Step 3: Do the job right and listen to your professionals. Too often we are blinded by the thought of saving a few bucks here and there only to undermine the lasting integrity of someting over the long haul. Spending a little more at the time of installation can save you massive amounts of money and time down the road. Case in point…valves/plumbing that are hidden behind a wall. Also consider fixtures like faucets that take the abuse of every day use. Your contractor usually knows which is a good product and which isn’t. Listen to them…you’ll be glad you did!!

Step 4: Remain focused and involved. No one likes a customer breathing down their neck at every turn in the project but a well advised and informed one will help keep a contractor updated on what is to be expected of them and the customer aware of any potential issues that they may come across. Further, it helps to ensure that the project comes out right the first time and can aid in dealing with roadbloacks or design challenges. Life tends to get busy and Murphy’s Law can apply, don’t let distractions draw your attention away from your investment.
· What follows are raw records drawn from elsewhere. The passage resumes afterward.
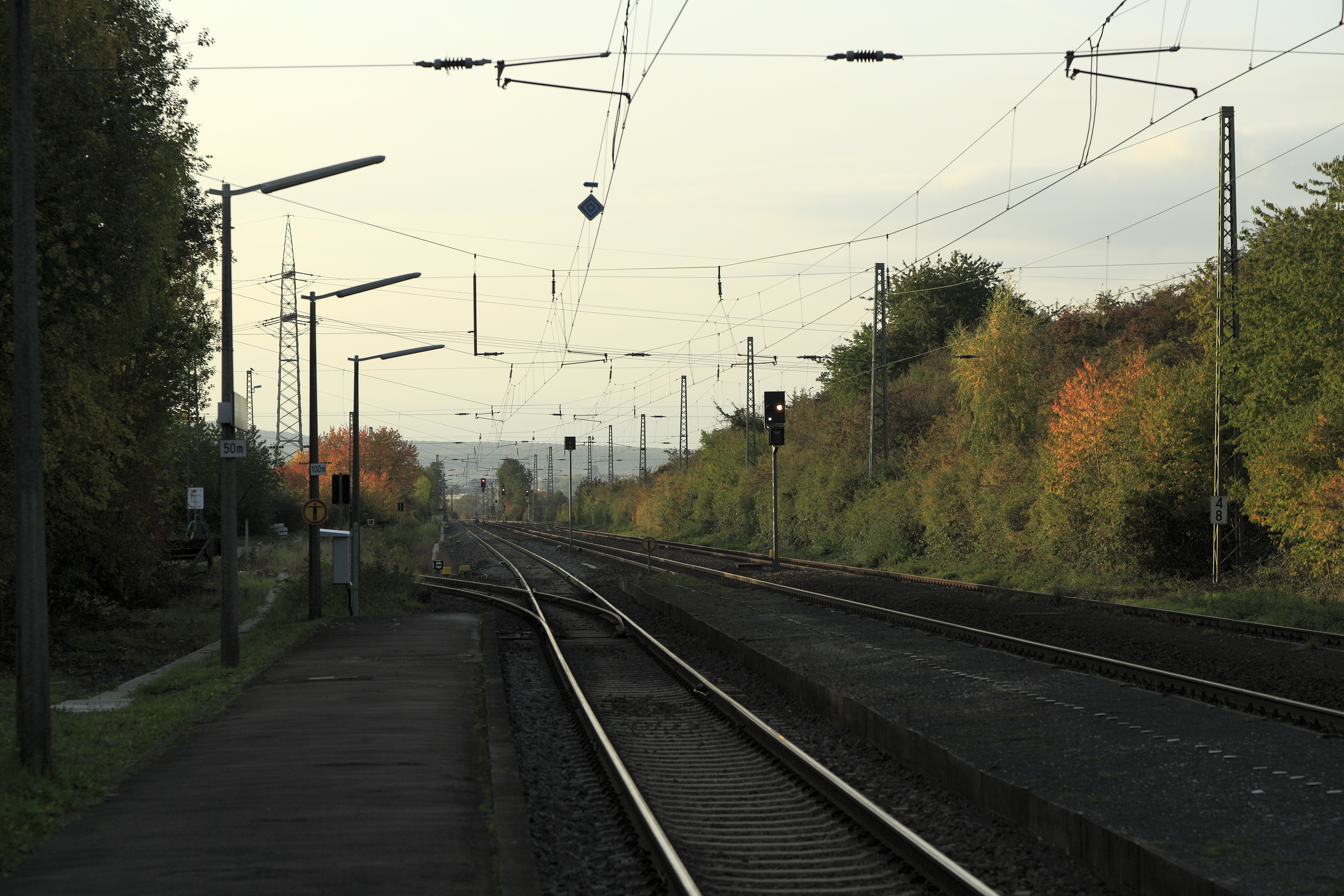 Richtung Friedberg (Hess) während der Vollsperrung für die Inbetriebnahme des eStw-Z Friedberg (Hessen). Die Weiche 19 im durchgehenden Hauptgleis Friedberg–Niddatal und die Gleissperre II wurden dabei von Fern- auf Ortsbedienung mit Schlüsselabhängigkeit umgestellt.
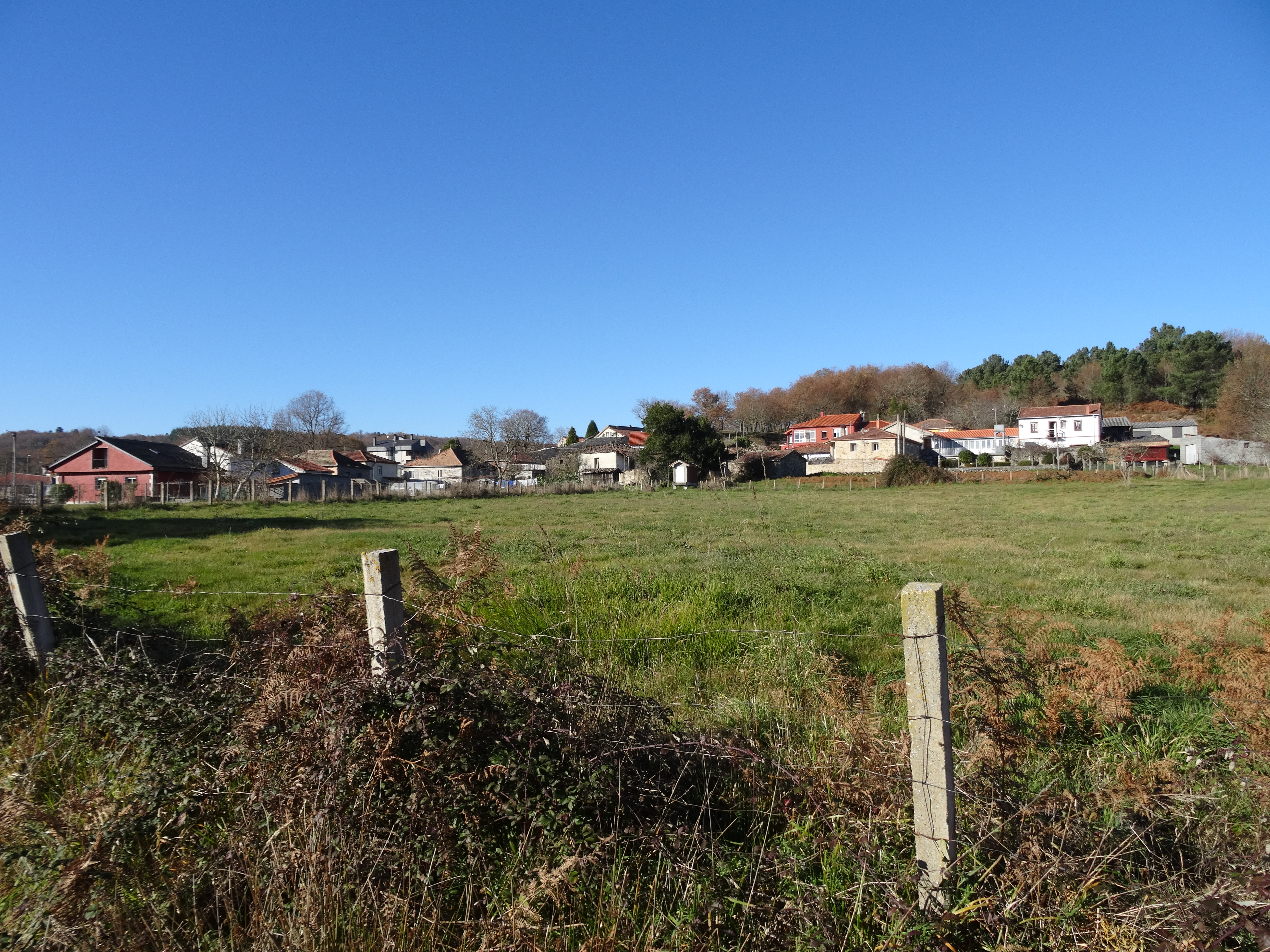 Ver título.
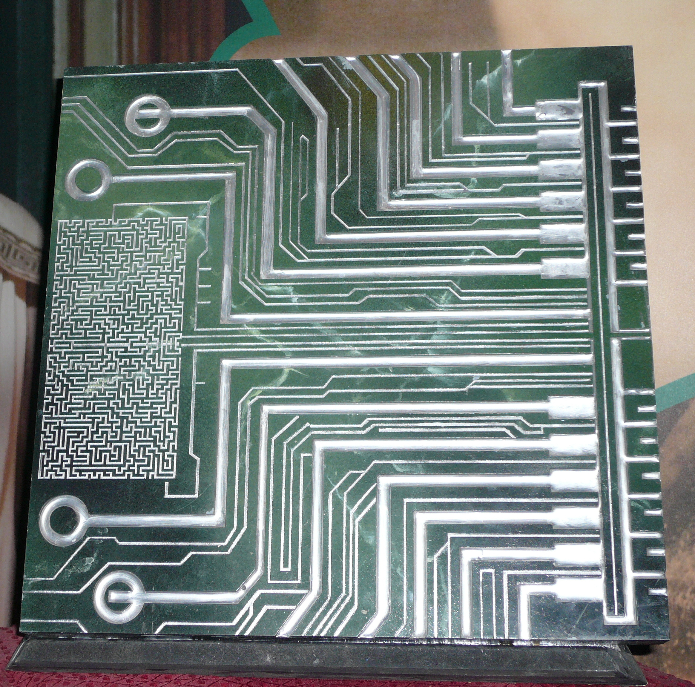 Lucius Petrus Dextrus Doctor Who Experience
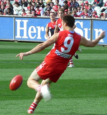 kick
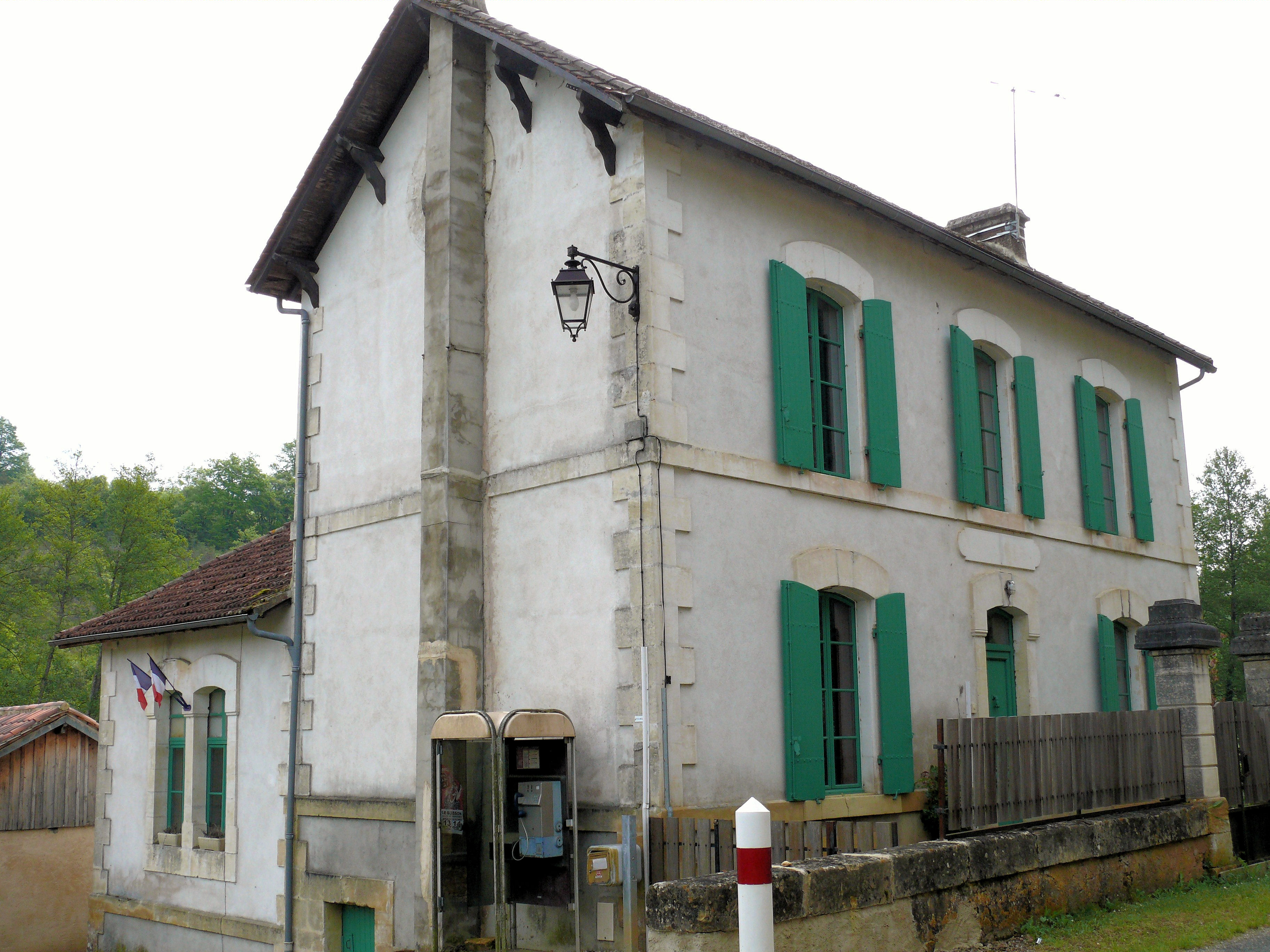 Saint-Avit-Rivière - Mairie

Stay involved until the very end!!!

 

I purchased this condo in Monterey Hills just over 3 years ago and did a massive remodel on almost every aspect of the interior…with the exception of the bathroom!! Well enough was enough, and as you can see from above it went from the ugly duckling to a thing of sharp modern beauty

A Lesson in Being a Real Estate Investor or Landlord…

 

Real Estate Investments Require “Ongoing” Investment

 

The above phrase is something that needs to be understood for anyone looking at the prospect of buying investment real estate or even a primary residence for that matter. As we all know things fall apart, but there are several things that we can do to prepare ourselves for those times. This is a key part of what I bring to the table for my clients, and now with further first hand knowledge I will only add more value to the transaction. There are several systems that any potential buyer should be looking at, that doesn’t always mean they will be fixed before the close of escrow but at least you will know what you are getting into. Some of the obvious but often overlooked are the following:

 

1. HVAC, heating and cooling systems need to be thoroughly looked at to avoid large costs to replace or repair. Sometimes a simple electrical fix or preventive maintenance can extend the life of this system and be a uge cost savings

 

2. Roofing, the roof of a home is what keeps us dry, warm and sealed in. A small breach in flashing or old mastic material in an otherwise solid roof can compromise that system and lead to a wide range of problems. Even someting as innocent as over filled rain gutters can be a culprit. A thorough inspection needs to be done, often by a roofing specialist if your inspector calls out for one take their advice!

 

3. Waste and Sewer Lines, case in point! Unfortuntaley I have seen agents who do not advise their buyers to inspect this all so important system. A couple hundred bucks for a camera inspection can go along way to diagnosing any potential issues. Often times it will reveal some root intrusion or pipe offset. These problems can usually be maintained by routine hydrojetting or snaking. The worse case can be exponentially more expensive and something you want to know while still in the buying process.

 

4. Foundation, the name says it all. This is the supportive system that keeps a home standing and provides the base for it’s overall integrity. Water can errode away the soil, and termites can come from below and slowly eat away at your support piers. This one without question cannot be overlooked, however I have seen buyers using home inspectors that refuse to “get under the house”. Do yourself  favor…hire someone who knows what they are doing and is not afraid to get dirty.

 

There are many more examples but these are 4 of them that tend to be overlooked or under appreciated. Do not fall victim to this…work with the RIGHT AGENT!!!!

 

 

My Story….

When I added the above pictured property to my personal portfolio last summer I was ecstatic! Even though I knew that this issue would be ahead of me. For the past 12 months I have been dilligent to keep this line clean by using a plumber to hydrojett it every few months. This way I was at least keeping the root intrusion to a minimum as I vowed to never see that line back up on my tenants. Starting around spring time this year I started shopping plumbers to get this job fixed. Keep in mind that this is not just some average plumbing job that anyone can do. This required me having a to break a large hole on the street which requires a plumber that is specially licensed and bonded with the City of LA. This further narrowed my pool of potential plumbers and I had quotes that were sky high. By accessing my network of collegaues, clients and partners I finally loacted a professional who was well qualified and was able to do the job for much less than that. For a more modest amount of money I will have this issue taken care of and will have made a very valuable upgrade to the property. Something that will appeal to many buyers should I elect to divest from this property in the future. This month I also replaced a water heater in one of these units, and replaced a stove in another. Because I had taken care to secure a home warranty policy I came out of pocket with almost nothing. Another trick I always try to put up my clients sleeve!!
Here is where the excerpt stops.